In Hawaii, the Pacific Tsunami Warning Center reported waves that measured 50cm in Nawiliwili, Kauai and 80cm in Hanalei.

The National Weather Service said there were reports of boats getting pushed up in docks, but there have been no reports of damage, only minor flooding throughout the islands. 

Volcanic eruptions creates new land

The explosion of the Hunga Tonga-Hunga Ha’apai volcano was the latest in a series of dramatic eruptions.

Earth imaging company Planet Labs PBC had watched the island in recent days after a new volcanic vent there began erupting in late December.

Satellite images captured by the company show how drastically the volcano had shaped the area, creating a growing island off Tonga.

“The surface area of the island appears to have expanded by nearly 45 per cent due to ashfall,” Planet Labs said days before the latest activity.

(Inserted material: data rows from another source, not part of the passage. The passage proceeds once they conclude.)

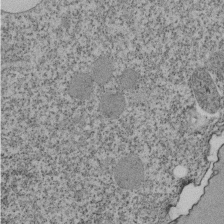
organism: Tetrahymena
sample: Cilia in tetrahymena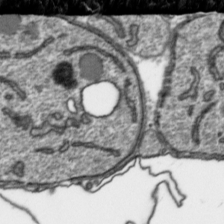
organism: Toxoplasma gondii
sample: Parasites in a vacuole inside a host cell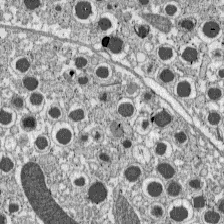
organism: C57BL Mouse
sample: Pancreatic islet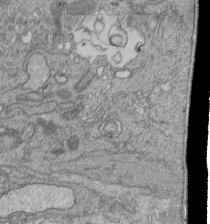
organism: Human
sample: Retinal organoid Rod and Cone cells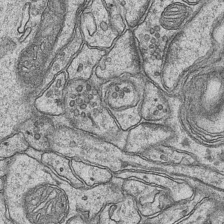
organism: Mouse
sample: CA1 Hippocampus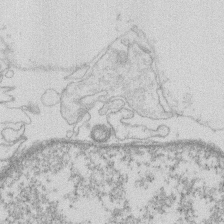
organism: Human
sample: Macrophage cells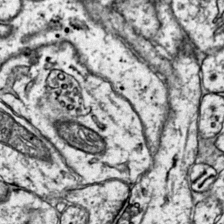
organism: Mouse
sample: Primary visual cortex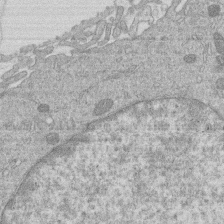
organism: Human
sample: Macrophage cells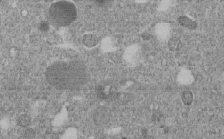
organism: C. elegans
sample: C. elegans embryo early stage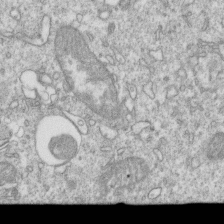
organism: Mouse
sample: Activated OT-1 CD8+ T cells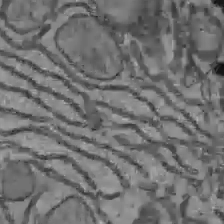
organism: C57BL Mouse
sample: Liver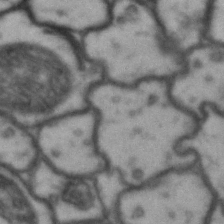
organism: Drosophila
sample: Brain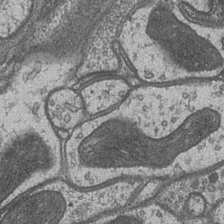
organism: Drosophila
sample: Optic medulla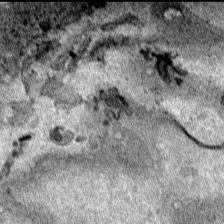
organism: Human
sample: Mitochondria in HCT116 cells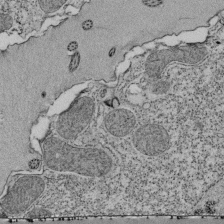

The first waves to hit the continental United States measured up to 59cm in Alaska, while a wave of about 79cm was observed in California, according to the US National Tsunami Warning Centre.

California Tonga Volcano Eruption
The tsunami surge inundated a parking lot in Santa Cruz in the US.(Shmuel Thler via AP)

On California’s central coast, the National Weather Service reported tsunami waves up to 1.2 meters and flooding in beach parking lots at Port San Luis.

Crowds gathered at the Santa Cruz Harbor in California to watch the rising and falling water strain boat ties on docks.

Law enforcement tried to clear people away when big surges started at around 7:30am.

people on a jetty
Crowds gathered at some US beaches to see bigger-than-usual waves hit the shore.(AP Photo:Nic Coury)

In 2011, after the Japanese earthquake, a series of surges caused $20 million of damage in the harbour.

Although experienced surfers would consider the waves reaching the West Coast barely high enough to qualify as swells, the National Weather Service warned that tsunamis cause deceptive water surges powerful enough to pull people out to sea.